How they will benefit: Ability to get information about their own or other languages and use that information for communication and learning.

Is it achievable?: Yes! The Kamusi Project (Swahili dictionary) is a successful proof of concept, with more than 70,000 dictionary entries, and over 600,000 users per year from almost every country in the world, including tens of thousands from Africa, performing over 10 million dictionary searches per year.

Risks: Adding languages = adding complexity. Also, people can start dictionaries and then realize that the task is *much* bigger than they are prepared for, leaving the resource incomplete.


  1. Qualified personnel will be available to lead dictionary development.
  2. ICT will already be in place to support fonts and other meta-level technical requirements.
  3. Potential users are or will become networked (though most speakers of African languages do not yet have cost-effective access to online resources, in the future many Africans will have access to use and participate in these resources)
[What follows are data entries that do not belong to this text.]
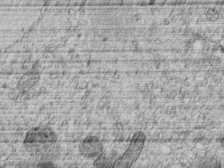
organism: C. elegans
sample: C. elegans embryo early stage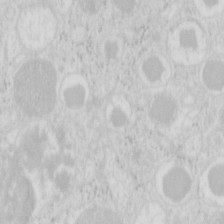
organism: Mouse
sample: Pancreas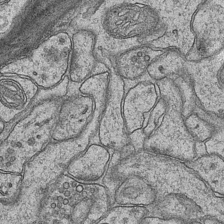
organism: Mouse
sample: CA1 Hippocampus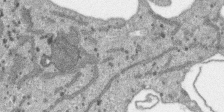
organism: Human
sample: Lung epithelial cells infected with SARS-CoV-2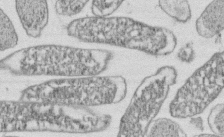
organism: E. coli
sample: Bacterial nucleoid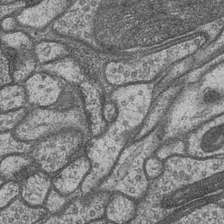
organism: Drosophila
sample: Optic medulla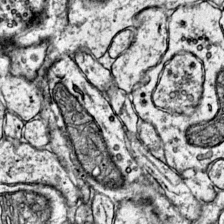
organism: Mouse
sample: Primary visual cortex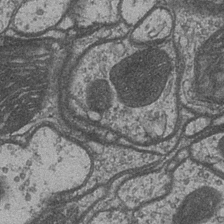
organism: Drosophila
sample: Optic medulla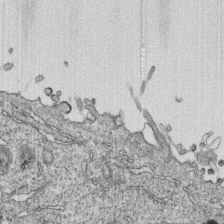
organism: Human
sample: HeLa cell HIV synapse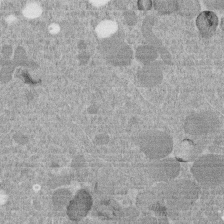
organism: C. elegans
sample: C. elegans embryo early stage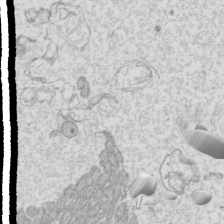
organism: Mouse
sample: Cilia; mouse epididymis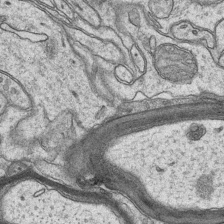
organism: Mouse
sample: CA1 Hippocampus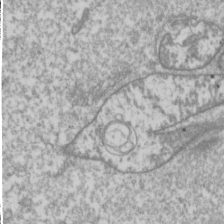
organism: Drosophila
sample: Cell division; meiosis; drosophila spermatocytes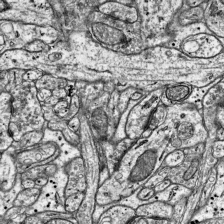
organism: Mouse
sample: Visual Cortex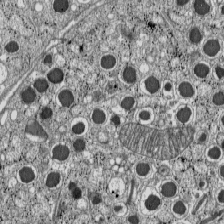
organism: C57BL Mouse
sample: Pancreatic islet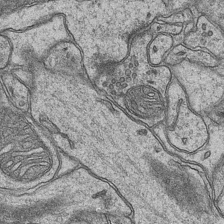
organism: Mouse
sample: CA1 Hippocampus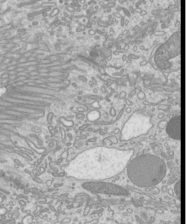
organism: Mouse
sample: Cilia; mouse epididymis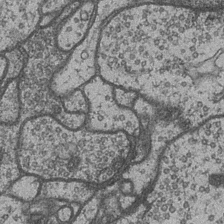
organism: Drosophila
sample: Optic medulla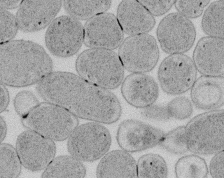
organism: E. coli
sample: Bacterial nucleoid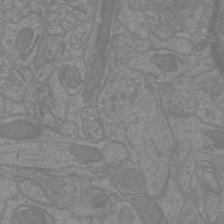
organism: Mouse
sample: Cortical neurons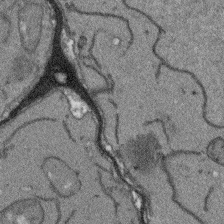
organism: Arabidopsis thaliana
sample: Root tip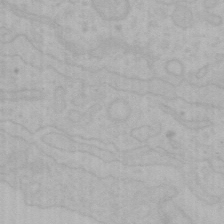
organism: Mouse
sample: Choroid plexus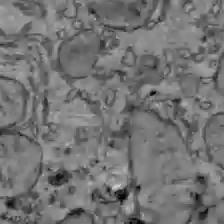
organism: C57BL Mouse
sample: Liver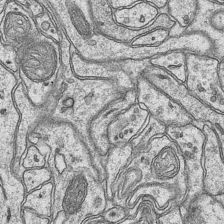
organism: Mouse
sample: CA1 Hippocampus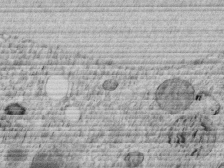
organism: C. elegans
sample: C. elegans embryo early stage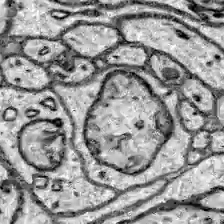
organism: Zebrafish
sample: Brain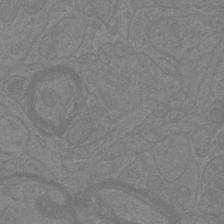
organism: Mouse
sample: Cortical neurons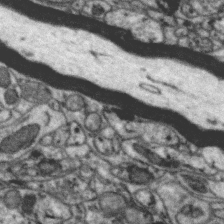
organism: Zebra finch
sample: Brain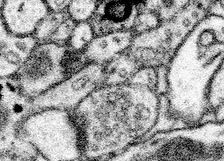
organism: Mouse
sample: Somatosensory cortex neuropil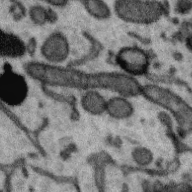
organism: Zebra finch
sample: Brain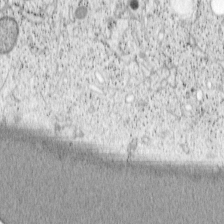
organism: African green monkey
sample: COS-7 cells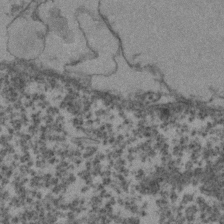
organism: Zebrafish
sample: Zebrafish embryo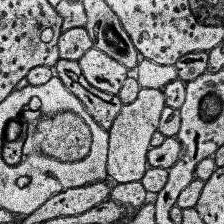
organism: Human
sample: Temporal Lobe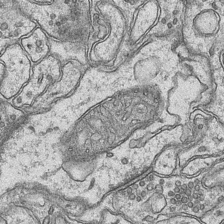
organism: Mouse
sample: CA1 Hippocampus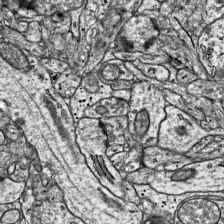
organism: Mouse
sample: Visual Cortex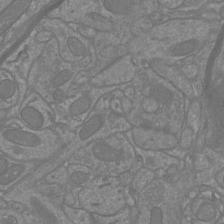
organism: Mouse
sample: Cortical neurons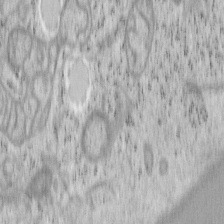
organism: Human
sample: HeLa cells

  1. Technology development = months (Programming needs to be done that builds on the existing platform to support additional languages. Once the basic multilingual programming is complete, adaptation for any specific language should take about a week, including structuring the database for the needs of that language and creating a website tailored to that language.)
  2. Data development = weeks per language for creation of basic glossaries
  3. Data develoment = years per language for highly detailed scholarly work. The normal procedure would be to start with a basic glossary and work toward a more scholarly reference over time, with the ever-improving resource being continuously available to the public throughout its development.
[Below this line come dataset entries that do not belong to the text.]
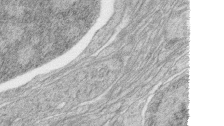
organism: Zebrafish
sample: synaptic ribbons in rod cells and cone cells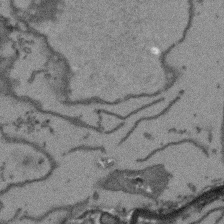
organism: Arabidopsis thaliana
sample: Root tip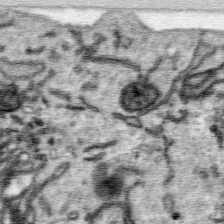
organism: Human
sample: HeLa cells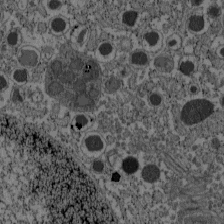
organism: C57BL Mouse
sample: Pancreatic islet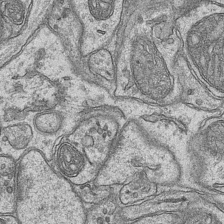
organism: Mouse
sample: CA1 Hippocampus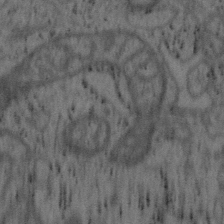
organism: Human
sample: HeLa cells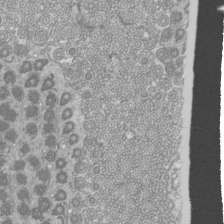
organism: Mouse
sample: Cilia; mouse epididymis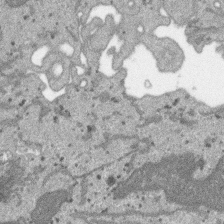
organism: Human
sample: Lung epithelial cells infected with SARS-CoV-2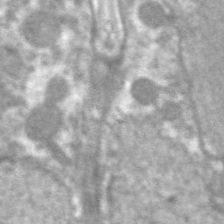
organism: C. elegans
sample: Pharynx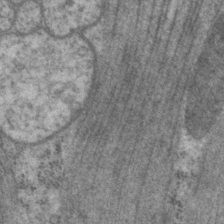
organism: P. pacificus
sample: Pharynx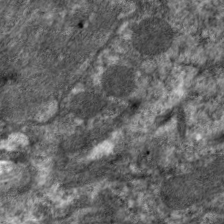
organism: C. elegans
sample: Pharynx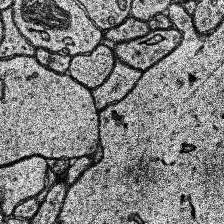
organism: Human
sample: Temporal Lobe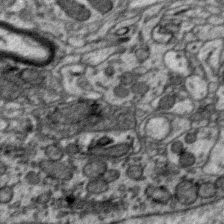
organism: Zebra finch
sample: Brain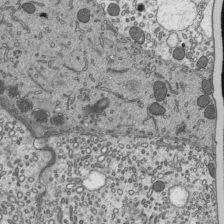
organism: Mouse
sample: Mouse epididymis efferent ductule cilia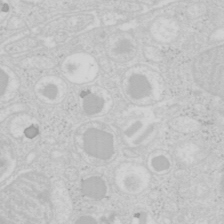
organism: Mouse
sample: Pancreas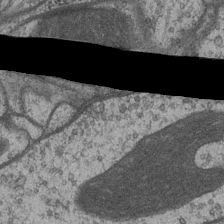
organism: Drosophila
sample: Optic medulla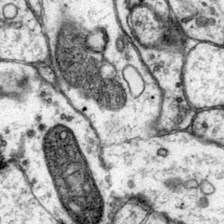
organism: Mouse
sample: Primary visual cortex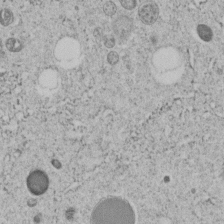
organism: C. elegans
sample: C. elegans embryo early stage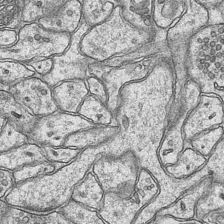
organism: Mouse
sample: CA1 Hippocampus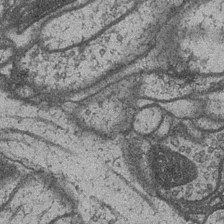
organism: Drosophila
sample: Optic medulla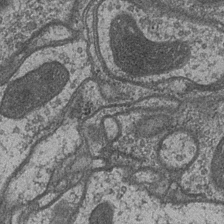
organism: Drosophila
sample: Optic medulla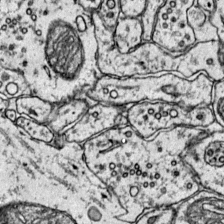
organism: Mouse
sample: Primary visual cortex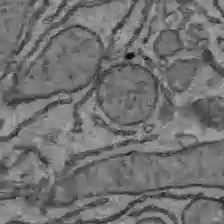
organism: C57BL Mouse
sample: Liver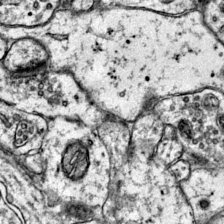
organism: Mouse
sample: Primary visual cortex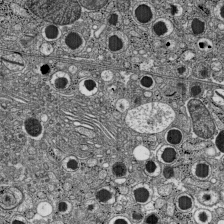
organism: C57BL Mouse
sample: Pancreatic islet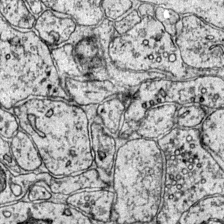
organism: Mouse
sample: Primary visual cortex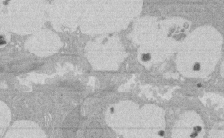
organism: Rat
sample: Salivary granule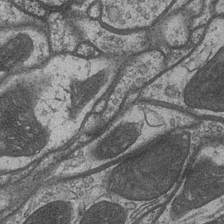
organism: Drosophila
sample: Optic medulla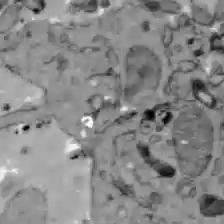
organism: C57BL Mouse
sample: Liver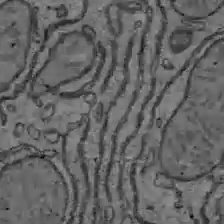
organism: C57BL Mouse
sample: Liver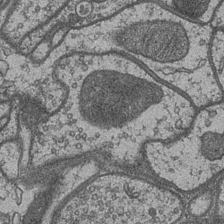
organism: Drosophila
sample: Optic medulla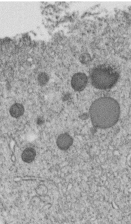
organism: C. elegans
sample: C. elegans embryo early stage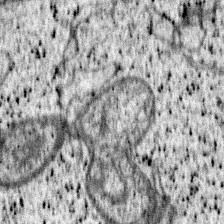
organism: Human
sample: HeLa cells

Who is needed: Scholars and/or language specialists would normally lead the project for their particular language, with the active support of IT specialists. As demonstrated by the Kamusi Project and African language Wikipedias, enthusiastic volunteers will usually join the project but cannot be relied upon to conduct a substantial amount of quality work in a timely fashion. Institutions such as CLAD (Centre de Linguistic Applique de Dakar), Acalan, African universities should be involved to the greatest extent possible. The project has many synergies with Kasahorow http://dictionary.kasahorow.com, with which it shares not only a common goal but also a common development team.

Importance: Quality language data is fundamental to effective translation, localization, education, and cross-language communication.